▶ _WORK REQUIRED_:
Please write out exactly the lines of the data below from the line holding "Der Fernsehschachpreis des" through the line holding "Une carte (projection", and leave out the rest.

** Opening DATA block **

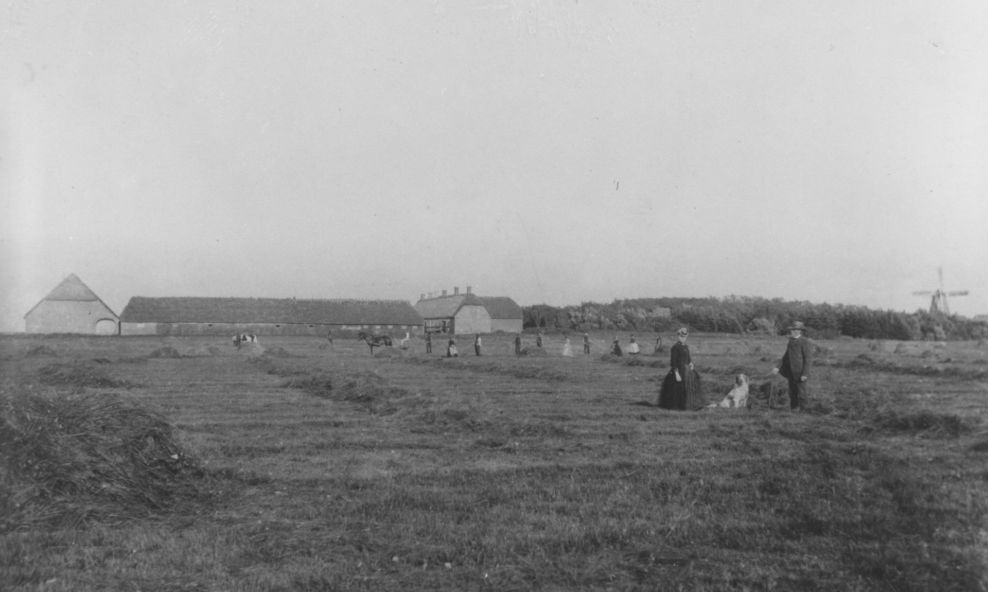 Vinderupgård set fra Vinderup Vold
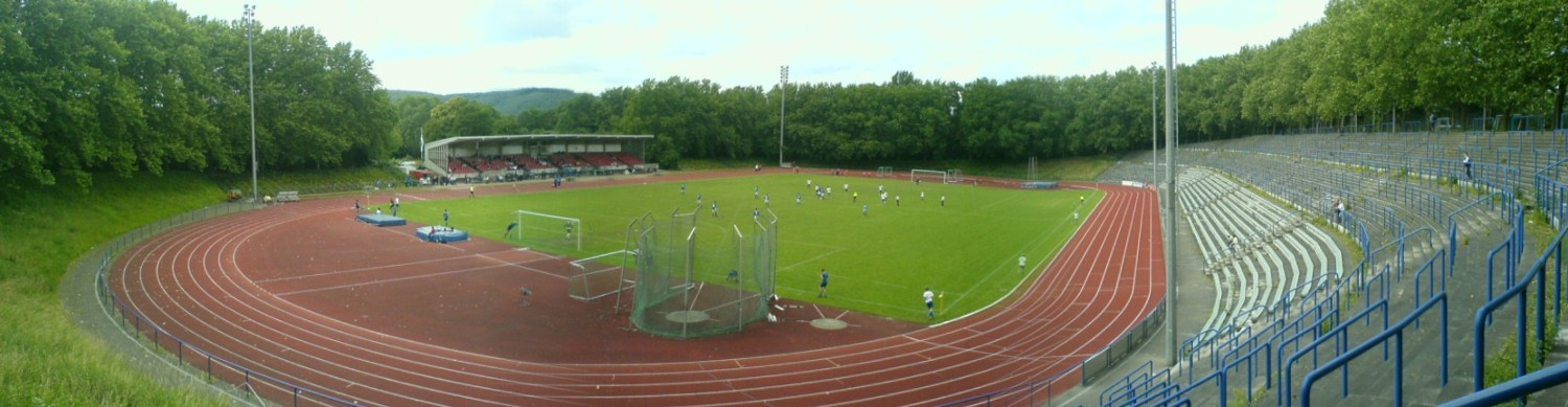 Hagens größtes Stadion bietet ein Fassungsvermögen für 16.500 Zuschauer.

** Closing DATA block **
** Opening DATA block **

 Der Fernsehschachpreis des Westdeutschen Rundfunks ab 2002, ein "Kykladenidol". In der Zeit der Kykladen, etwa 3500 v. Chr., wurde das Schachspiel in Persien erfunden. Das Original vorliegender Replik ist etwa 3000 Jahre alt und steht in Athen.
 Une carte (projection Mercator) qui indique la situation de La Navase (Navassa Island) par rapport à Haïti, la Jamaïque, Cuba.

** Closing DATA block **

▶ _FINISHED EXERCISE_:
 Der Fernsehschachpreis des Westdeutschen Rundfunks ab 2002, ein "Kykladenidol". In der Zeit der Kykladen, etwa 3500 v. Chr., wurde das Schachspiel in Persien erfunden. Das Original vorliegender Replik ist etwa 3000 Jahre alt und steht in Athen.
 Une carte (projection Mercator) qui indique la situation de La Navase (Navassa Island) par rapport à Haïti, la Jamaïque, Cuba.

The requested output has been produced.